Depende mucho de la enfermedad. Hay algunas enfermedades que con el tratamiento adecuado tienen una calidad y esperanza de vida normal. Ojalá todas fueran así, pero son las menos. Otras no limitan la esperanza de vida, pero la calidad de vida está muy afectada. Algunas, por desgracia, limitan drásticamente la vida de los niños sin que lleguen al año. Estas últimas, lamentablemente, en lo que llevamos de año en Castilla y León no es un número despreciable.

¿Sabe si la Covid-19 ha tenido una mayor incidencia negativa en pacientes con estas patologías?

La COVID-19 ha afectado muy negativamente a muchos de estos pacientes por la imposibilidad de acceso a muchos recursos.
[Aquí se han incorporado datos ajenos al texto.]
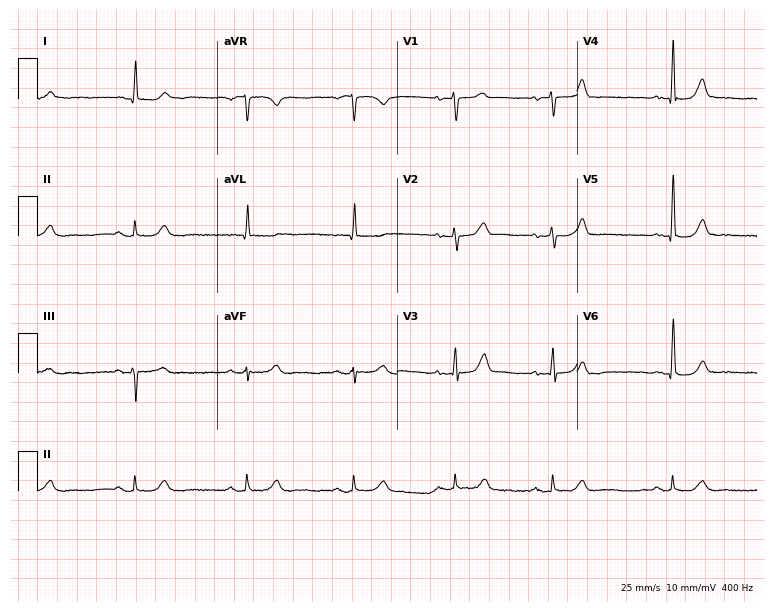
ECG (7.3-second recording at 400 Hz) — a female, 82 years old. Screened for six findings — first-degree AV block, right bundle branch block, left bundle branch block, sinus bradycardia, atrial fibrillation, sinus tachycardia — none is recorded.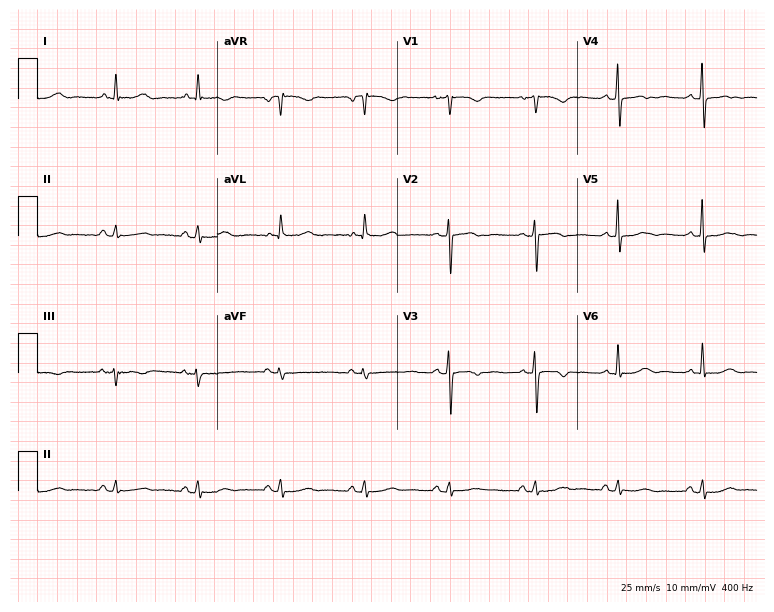
12-lead ECG (7.3-second recording at 400 Hz) from a female, 57 years old. Screened for six findings — first-degree AV block, right bundle branch block, left bundle branch block, sinus bradycardia, atrial fibrillation, sinus tachycardia — none is recorded.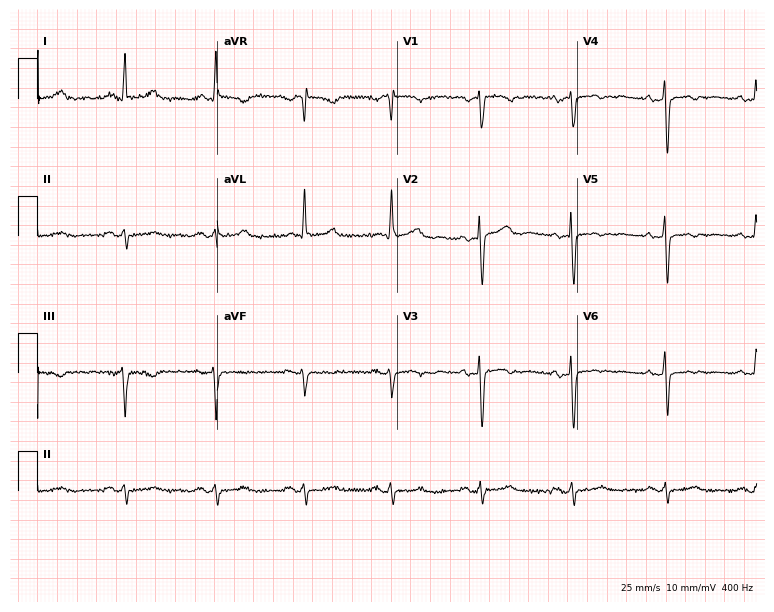
Resting 12-lead electrocardiogram. Patient: a 58-year-old woman. None of these six findings is recorded: first-degree AV block, right bundle branch block, left bundle branch block, sinus bradycardia, atrial fibrillation, sinus tachycardia.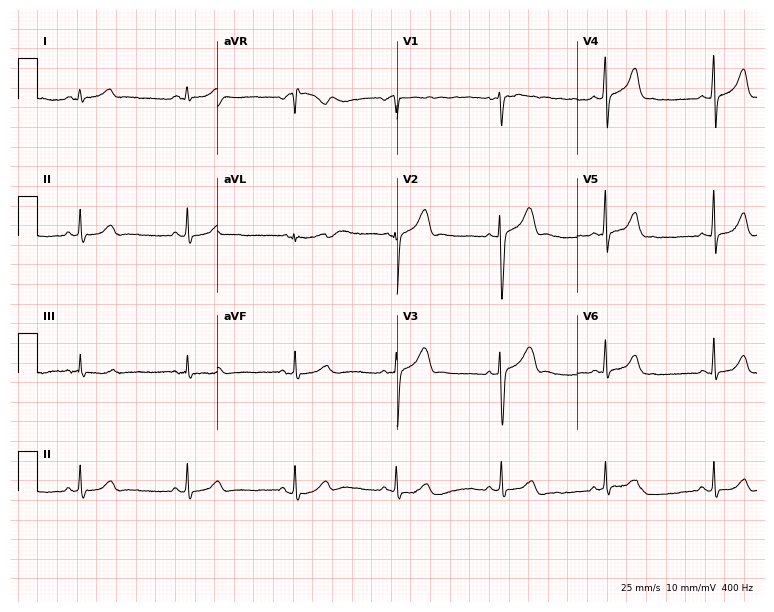
Resting 12-lead electrocardiogram (7.3-second recording at 400 Hz). Patient: a female, 24 years old. Read as a normal ECG.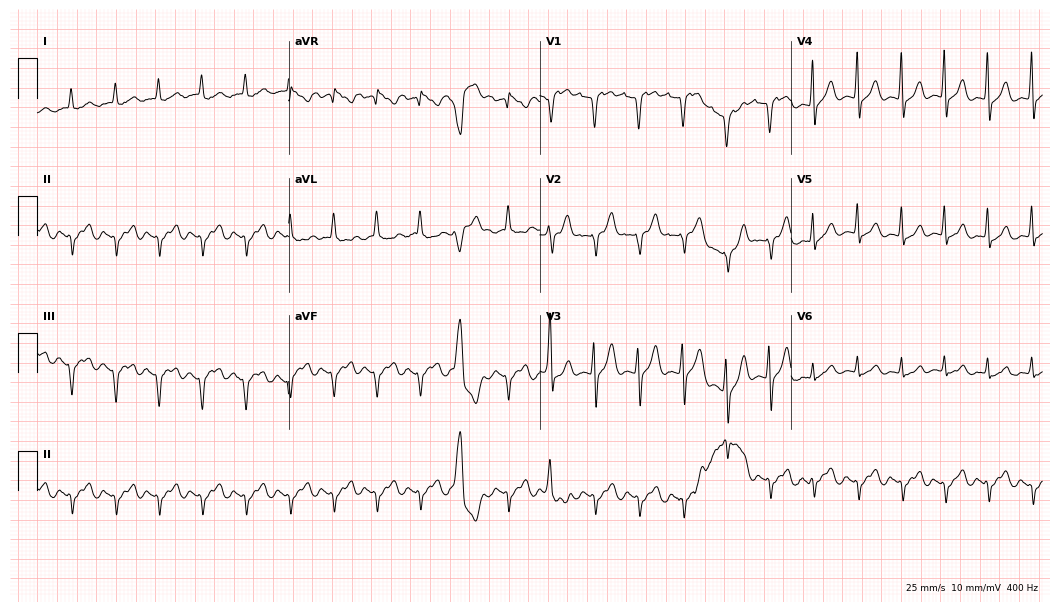
Standard 12-lead ECG recorded from an 82-year-old male patient (10.2-second recording at 400 Hz). The tracing shows sinus tachycardia (a sinus rate of 100 beats per minute or more).

Los colegios se cerraron y muchas de las necesidades de estos niños se cubren allí, en el centro base, y con el coronavirus desaparecieron en gran medida las valoraciones presenciales. Muchos de estos niños necesitan una rutina, sobre todo los que presentan alguna forma de autismo, y ésta desapareció por completo durante el confinamiento.

A nivel del diagnóstico, aunque muchos de los recursos pediátricos se derivaron a apoyo en Zonas COVID de adultos, el laboratorio continuó funcionando, lo que hizo que el incremento en la demora no fuera significativo.